As roboticists, we look forward to the days in which robots will be ubiquitous in our lives. For robots to do this, they will have to integrate into our lives seamlessly and easily. Fundamental to this integration will be that they must possess the abilities to understand and communicate with us using our language. In this work we are primarily concerned with embodied approaches to this problem and are specifically interested in Vision and Language Navigation (VLN) where agents are tasked with instruction following in complex environments. In VLN much work has delved into the creation of agents that follow human instructions in photo-realistic simulators with the overall goal being the eventual transfer of learned representations and knowledge to real world robots.

In this work we ask three fundamental questions regarding the state of VLN: (a) How do you measure the “navigational” abilities of an embodied agent? (b) Is data collected in simulated environments for the task of VLN reflective of data collected in the real world? (c) Are the evaluation paradigms utilized by VLN satisfactory and reflective of how real world robots would be expected to operate?

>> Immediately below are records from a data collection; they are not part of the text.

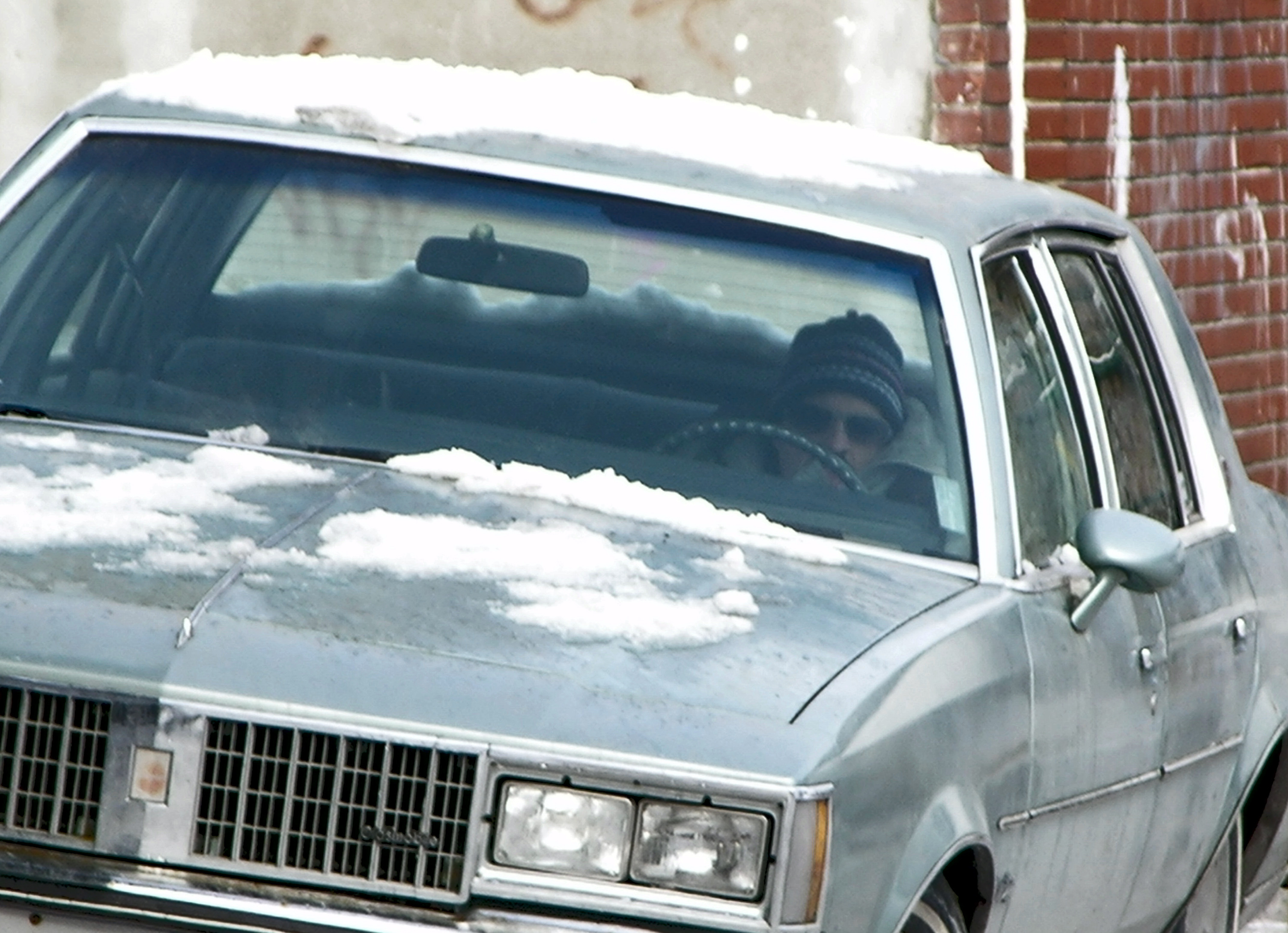 Scène du film "Sur la trace d'Igor Rizzi", Laurent Lucas à bord d'une Oldsmobile 1981.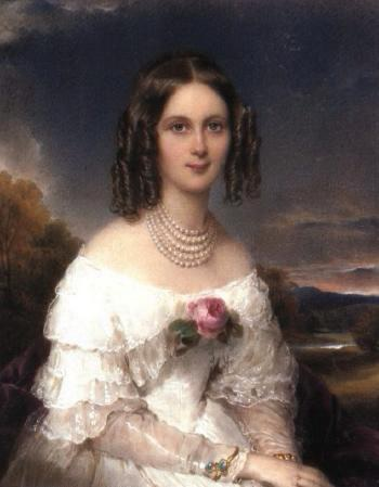 Leonia z Potockich Lanckorońska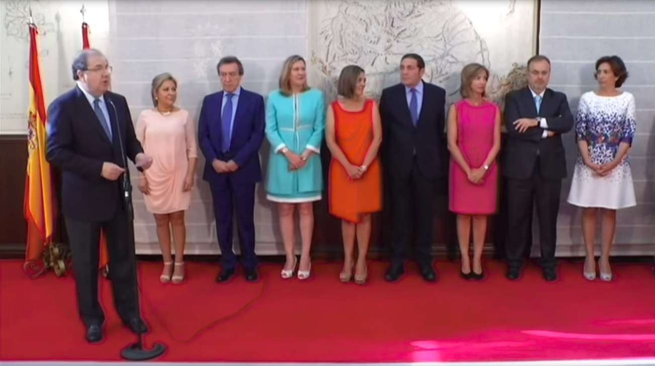 'Acto de Toma de posesión de la vicepresidenta y los consejeros del Gobierno autonómico'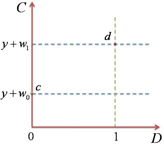 Relación entre las amenidades y el nivel de consumo.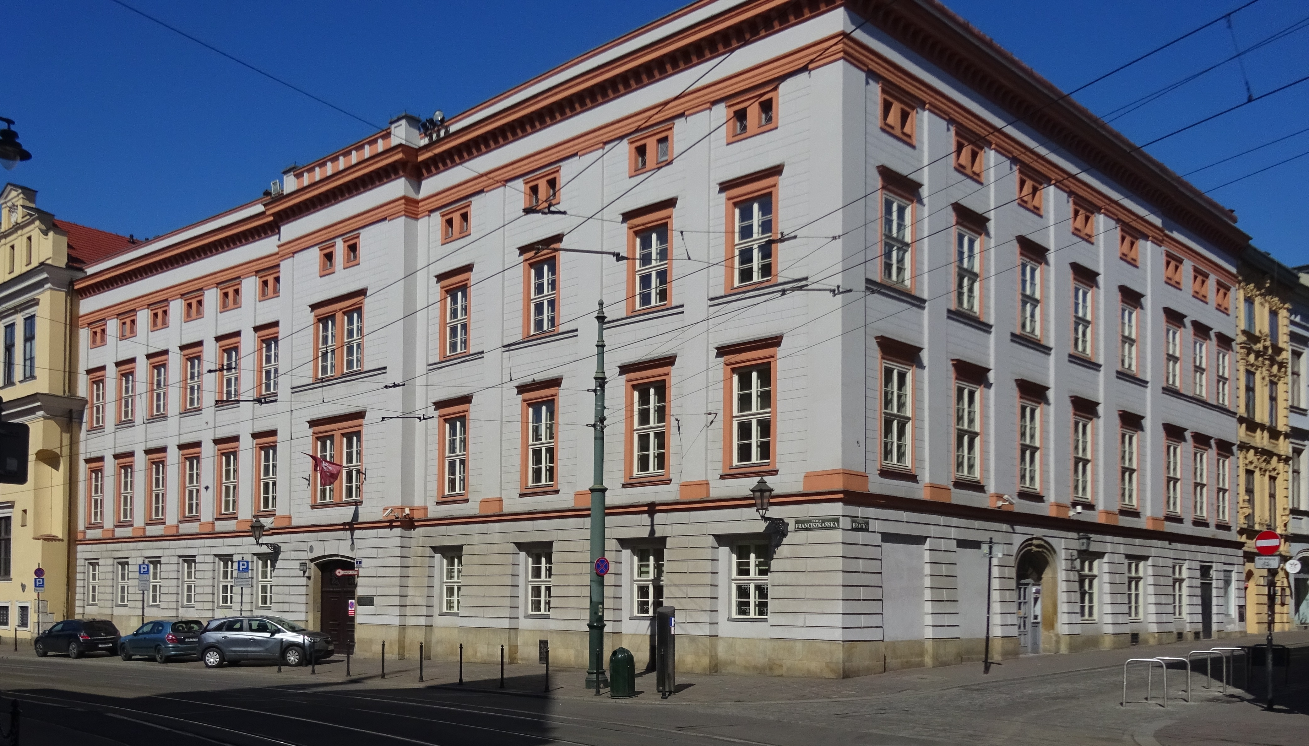 Pałac Sanguszków w Krakowie. Siedziba Uniwersytetu Papieskiego Jana Pawła II. Ulica Franciszkańska 1. 2020

To answer the first we introduce an open-source suite of experiments designed to analyze the navigational abilities of embodied agents. Here we define navigation to be a measure of an agent’s abilities to exploit information in regions of an environment it has seen before. Aside from the suite we also introduce new metrics to analyze an agent’s exploitative abilities. To answer the second question, we introduce the RobotSLANG benchmark, a real world dataset of human-generated dialog for robotic control. RobotSLANG stands as an alternative to simulator driven data collection and highlights fundamental differences between data collected in these two paradigms. We introduce the tasks of Localization from Dialog History and Navigation from Dialog History which are learning problems that can be trained using this data. To answer the third question, we propose an update to the Vision-and-Language Navigation training and evaluation paradigm that encourages embodied agents to remember long-term consistencies in their environment and exploit this information as they attempt to follow instructions. The new paradigm, Iterative Vision and Language Navigation in Continuous Environments (I-VLN-CE) encourages the creation of models that are more similar to how robots would be expected to operate in real-world scenarios. We conclude with a discussion on how VLN can be improved and extended in future work with the hope that the days in which robots can communicate with us and be a part of our lives draws ever nearer.